Diagnosing pyoderma is done by looking at clinical signs and something called an FNA or ‘fine needle aspirate’, or impression smears. An FNA is made by inserting a small needle into one of the pus-filled lesions, sucking out a bit of fluid, and looking at it under a microscope. An impression smear is much the same, except a glass slide is pressed against a pus-filled, wet lesion and then observed. By doing these things, your vet can find bacteria, yeast, or any other cause for the pyoderma, and then dose drugs appropriately. Treatment for pyoderma involves using antimicrobial shampoos and antibiotics to kill the bacteria.

Cutaneous Neoplasia: This type of cancer (cancer affecting the skin) is common in ferrets. Unfortunately, cancer on the whole occurs very often in these sweet animals. When it comes to cutaneous cancers, there are three that are most common; mast-cell tumours, basal cell tumours and sebaceous cell tumours. Thankfully, these are most often benign, which means that they do not usually spread to other parts of the body and don’t usually cause too many problems unless they grow for a long time.

There are other tumours, however, such as squamous cell carcinomas and adenocarcinomas, which are both rare and malignant.

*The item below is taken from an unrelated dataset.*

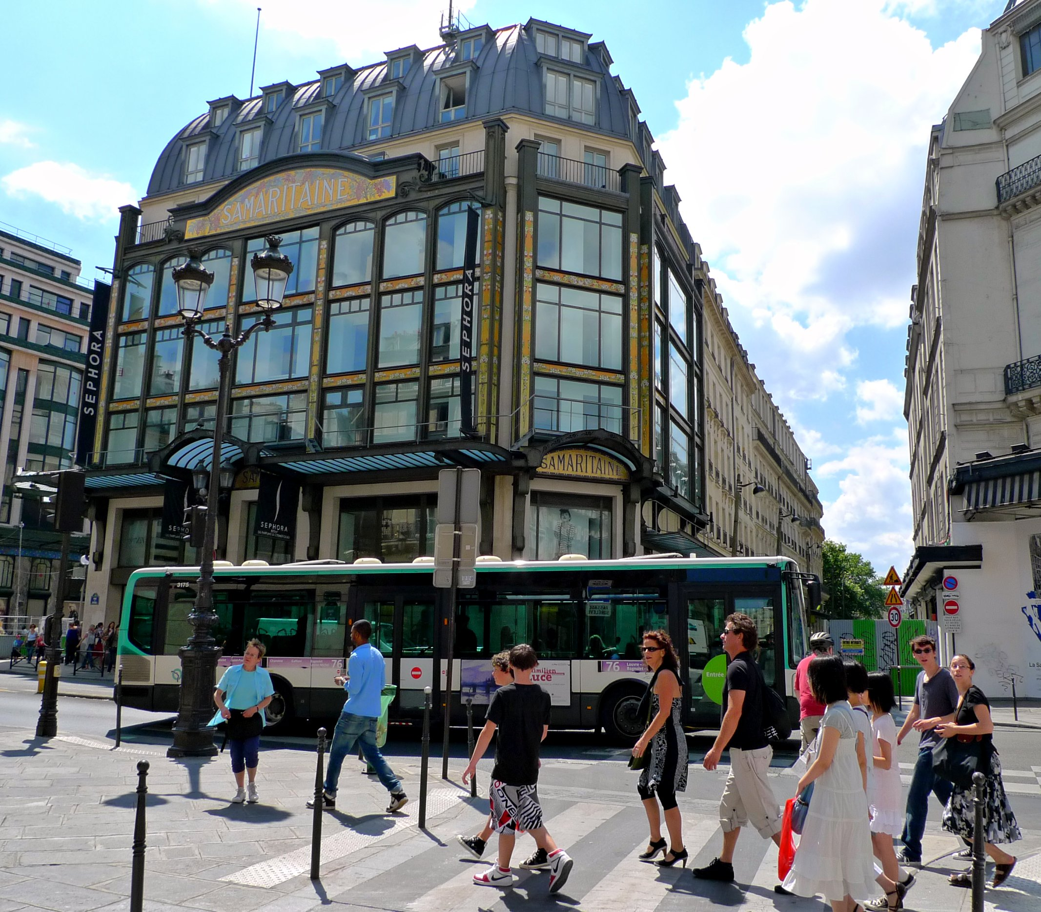 La Samaritaine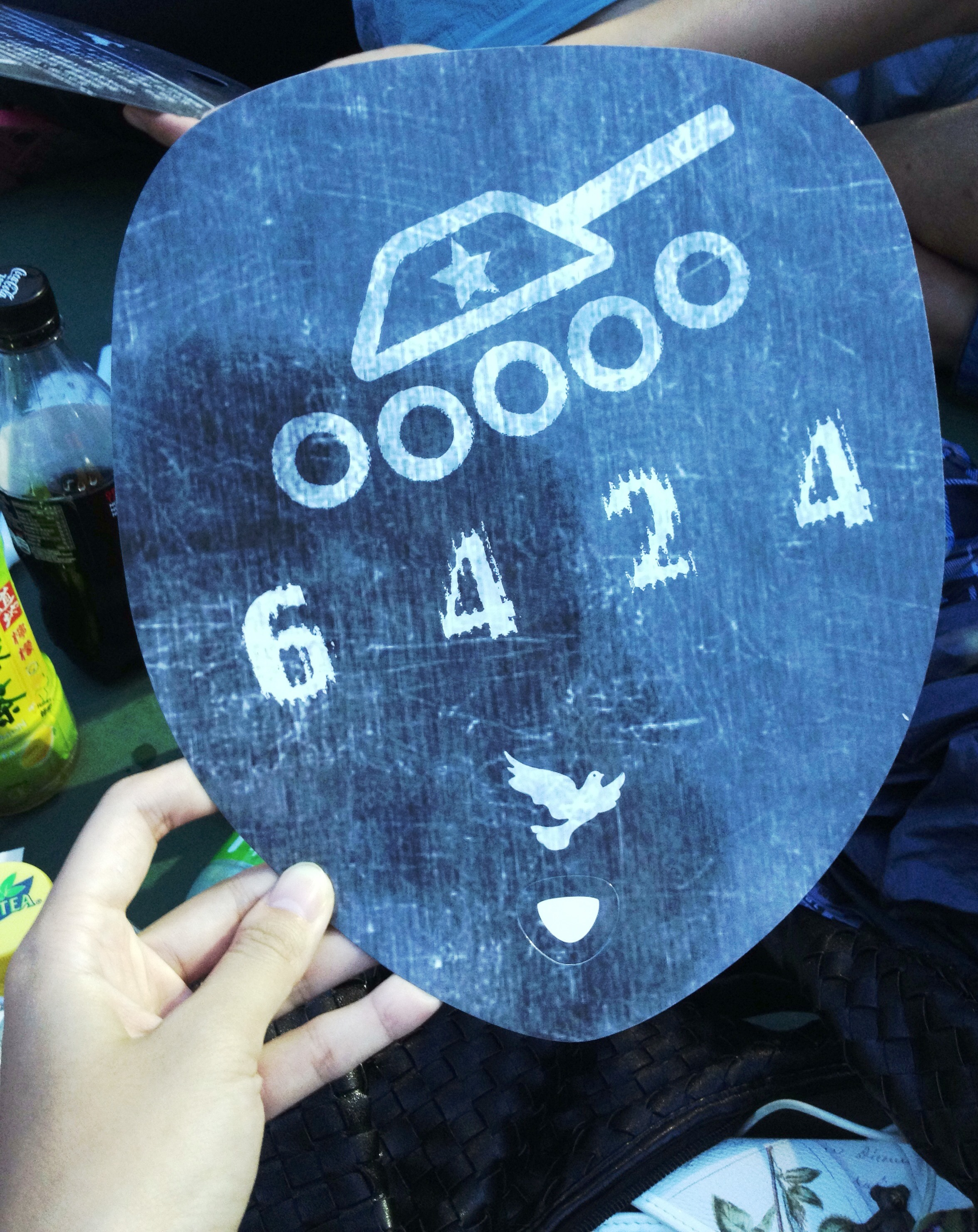 Braemar Hill, 港島, 香港

This means they grow quickly and can invade into other organs, which can be fatal. To diagnose these tumours, FNAs (fine needle aspirations) can be done, but biopsy is best to identify tumours. Ferrets grow many neoplasms (another name for a tumour) and identifying tumour type will help greatly with prognosis. For example, knowing what type of tumour it is can help your vet tell you how quickly the tumour will spread, and whether it will invade organs and cause other problems or not. There is only one treatment for these tumours, and it is surgical excision. If caught early, prognosis is much better than when a tumour is in a more advanced stage. That is why it is very important to give your ferret a quick physical on a weekly to monthly basis, just so you can quickly notice any lumps or bumps early!

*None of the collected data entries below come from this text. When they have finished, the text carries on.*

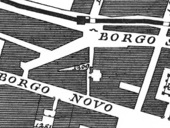 Santa Maria della Purità - Mapa de Nolli (1748) - Sheet1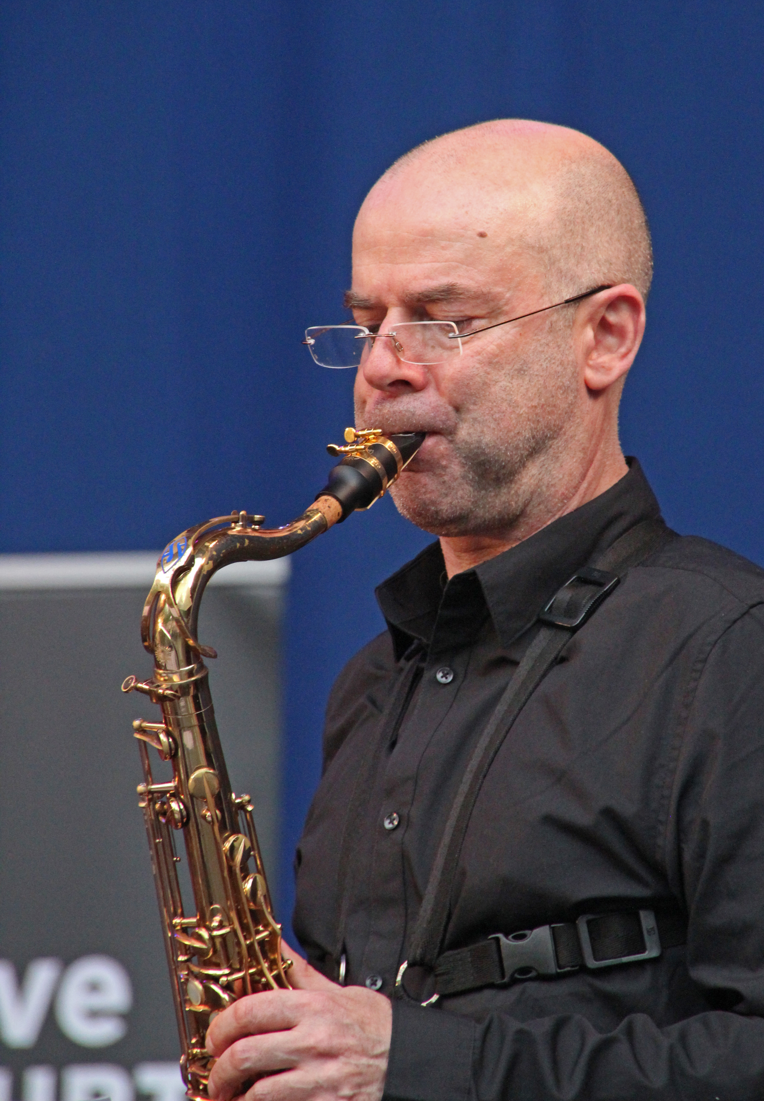 Bildinhalt: Andreas Spannagel bei einem Auftritt mit Thärichens Tentett im Palmengarten Aufnahmeort: Frankfurt am Main, Deutschland Die dargestellte Person wurde bei einem öffentlichen Auftritt fotografiert.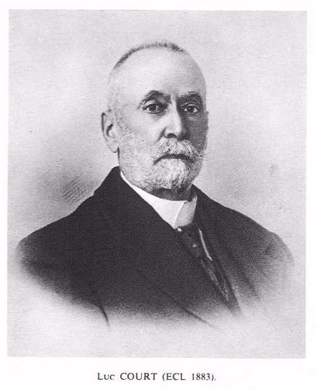 Luc COURT, ingénieur de l'Ecole Centrale de Lyon (ECL'1883) et constructeur automobile.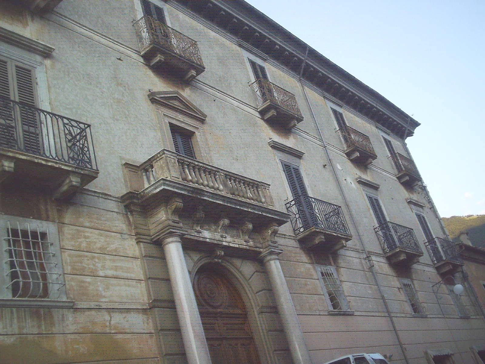 Palazzo di Rienzo sito a Scanno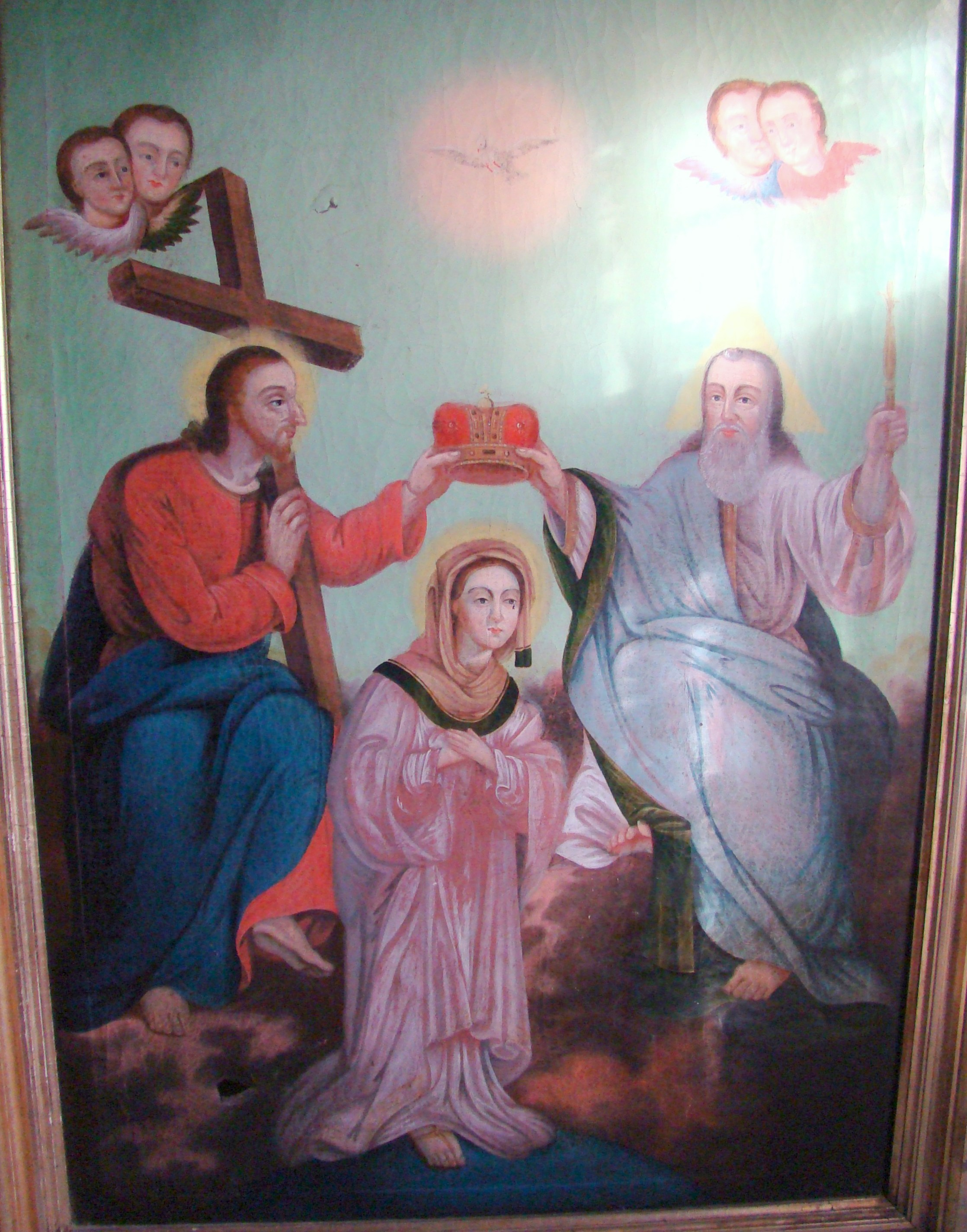 Biserica „Nașterea Născătoarei de Dumnezeu" din Hălmagiu, județul Arad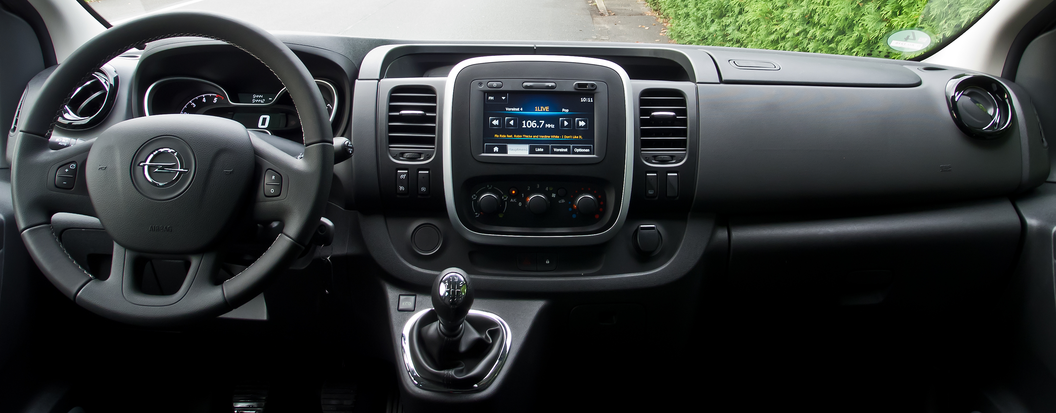 Opel Vivaro Combi 1.6 BiTurbo CDTI ecoFLEX (B)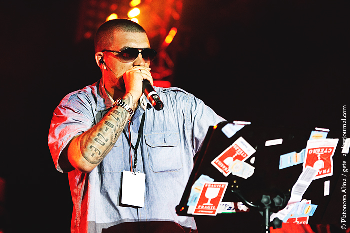 Концерт Басты и Гуфа в Зелёном Театре, 21 июля 2010 года

Hyperestrogenism: This is caused by another type of cancer, this time of the adrenal gland, which is a tiny gland that sits on top of the kidney. It is an extremely common disease! Unfortunately, US/Canadian lines of ferrets are far more inbred than European lines; thus more incidence of (all) neoplasias in the North American ferret population. Hyperestrogenism may also have a genetic component, since a certain protein has been identified in ferrets with this condition; perhaps this can be used as a screening test when more research is done. The clinical signs include bilateral (on both sides of the body) symmetrical alopecia (bald spots), vulvar swelling in females and enlarged prostate in the males, pale lips and gums due to blood cells being killed, as well as recurrent infections for the same reason. The average age of diagnosis is from 3.5-4.5 years, but some studies have seen ferrets from 8 months to 9 years with this condition!

Diagnosis is made by looking at the history, clinical signs, palpably enlarged adrenal glands +/- possibly doing an adrenal ultrasound to actually visualize the enlarged adrenal glands. A blood test is also sometimes used.

Treatment includes supportive care +/- blood transfusion if the blood cell count is extremely low. Melatonin therapy may help as well. If possible, surgery is preferred, because it is the cancer on the adrenal gland which is ultimately causing all these problems. Depending on the size of the cancer and amount of infiltration into adjacent tissues/vessels (the adrenal gland is very close to the largest vein in the body; the vena cava!), surgery may range from just debulking to complete resection. In debulking, the cancerous growth is cut away as much as possible, but some cancerous cells are left over because they are simply too close to vital structures. With complete resection, the tumour is completely cut away, so there is much less chance of it growing back.